For many who have already paid off their student loan or who never took out a loan to begin with, it seems unfair that taxpayers’ money is used to partially ease the debt burden of others while they themselves are not. have not received such help.

“I paid for my entire education myself,” Denver Mullican, a resident of Natchez, Mississippi, told VOA. “I worked while in college, then had three jobs every summer to pay for my education. Nine of my closest college friends worked and went to college at the same time.

In last month’s Economist/YouGov poll, a majority of respondents (56%) said they felt student debt cancellation was unfair to Americans who had already paid off their debt.

Collins, of Dillard University, said he believed a false narrative was to blame for the division on this issue.

“There’s this idea that canceling student loans is going to have a huge impact on the national debt or on increasing inflation,” he said, “but that’s not true. Your cost of gas, eggs and milk does not increase because a small student debt is forgiven.

“There’s also a narrative among conservatives that canceling student loans helps spoiled brats, wealthy graduate elitists,” Collins said. “As a university professor, I can tell you that is not true. Most of the people this will help are not from wealthy families, because then they wouldn’t need loans.

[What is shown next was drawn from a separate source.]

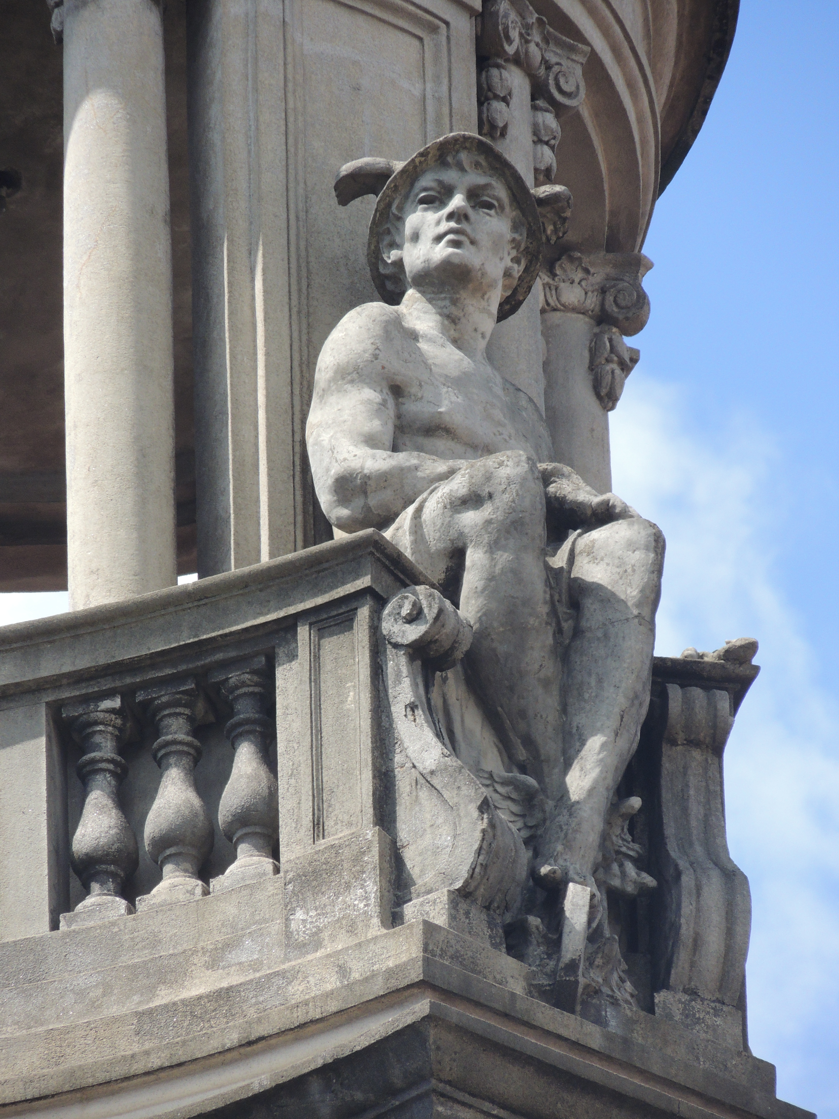 Integra um conjunto de estátuas na torre da Bolsa de Café na cidade de Santos. As estátuas têm cerca de 4,5 m de altura e são feitas em cimento. Moldadas por Van Emelen em seu ateliê no Palácio das Indústrias, São Paulo, em 1922, as estátuas teriam sido inauguradas só em 1923 depois da inauguração da Bolsa, pois a torre ainda estava em construção.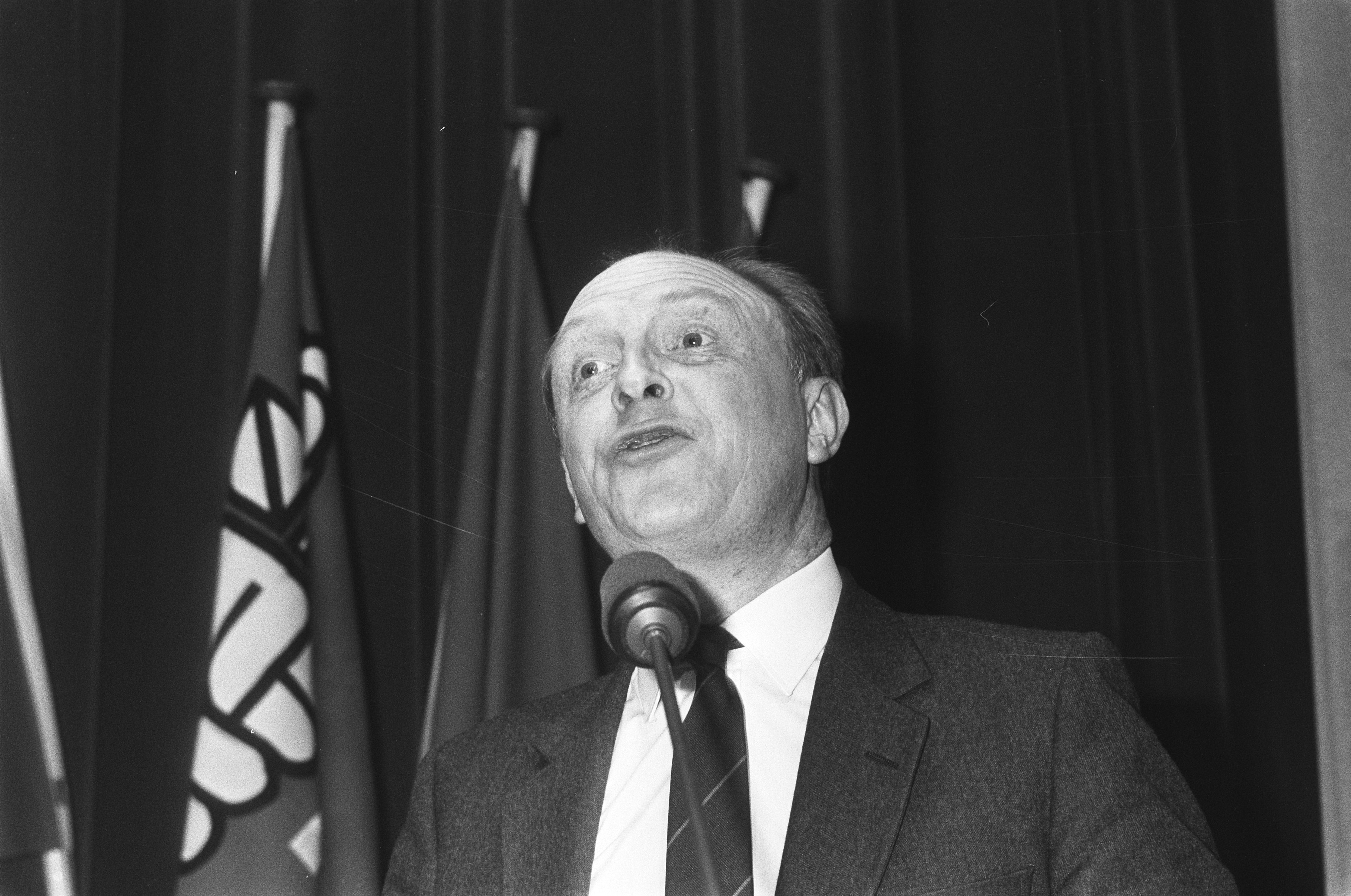 Collectie / Archief : Fotocollectie Anefo Reportage / Serie : Debat PvdA-verkiezingscongres RAI Beschrijving : Neil Kinnock (Labour, Groot-Brittannië) Datum : 14 februari 1986 Locatie : Amsterdam, Noord-Holland Trefwoorden : conferenties, politici, portretten Persoonsnaam : Kinnock, Neil Instellingsnaam : RAI Fotograaf : Gerritsen, Reinier, [onbekend] Auteursrechthebbende : Nationaal Archief Materiaalsoort : Negatief (zwart/wit) Nummer archiefinventaris : bekijk toegang 2.24.01.05 Bestanddeelnummer : 933-5685

This relief will go to people who can actually use the aid.

Impact on elections

While the current lawsuit of six Republican-led states has prevented the Biden administration from wiping out any debt, that hasn’t stopped them from continuing to encourage borrowers to submit their applications online.

“Amid Republican efforts to block our debt relief program, we are moving full speed ahead to be ready to provide relief to borrowers who need help,” the US Secretary of Education tweeted. Miguel Cardona.

“[It will not] prevent us from reviewing the millions of applications we have received,” he added in another tweet.

The last time the federal government launched a high-profile online presence was a decade ago, when passage of the Affordable Care Act (also known as “Obamacare”) necessitated the creation of an online market. The website crashed frequently and did not work in its early days, angering voters and embarrassing Democrats.

While some feared that the same could happen with online student loan application, so far this has not been the case.

“It took about two minutes,” Colleen LaFlamme, a musician from Lawrenceville, New Jersey, told VOA. “Incredibly easy. Simple. User-friendly. It was great.”

As the fate of the presidential order to cancel student loans awaits a ruling from the courts, many Americans are wondering how the plan will affect the midterm elections, just two weeks away.

“I think Biden is trying to falsely portray Republicans as heartless,” Michigan’s Garcia said. “He wants to force Republican politicians to block his measure. They’re blocking it because it’s bad for the economy, but it looks like they don’t want to help people in debt.

Although Dillard University’s Collins doesn’t think the student loan forgiveness will change anyone’s mind on who to vote for, he thinks it could have an impact on the election.

“This election is going to be about who can excite their base enough to show up and vote,” he said. “Student debt isn’t going to overturn anyone’s vote, but it could excite more Democratic voters to get out and vote. Whether that will be enough to have an impact on the election – we will find out soon.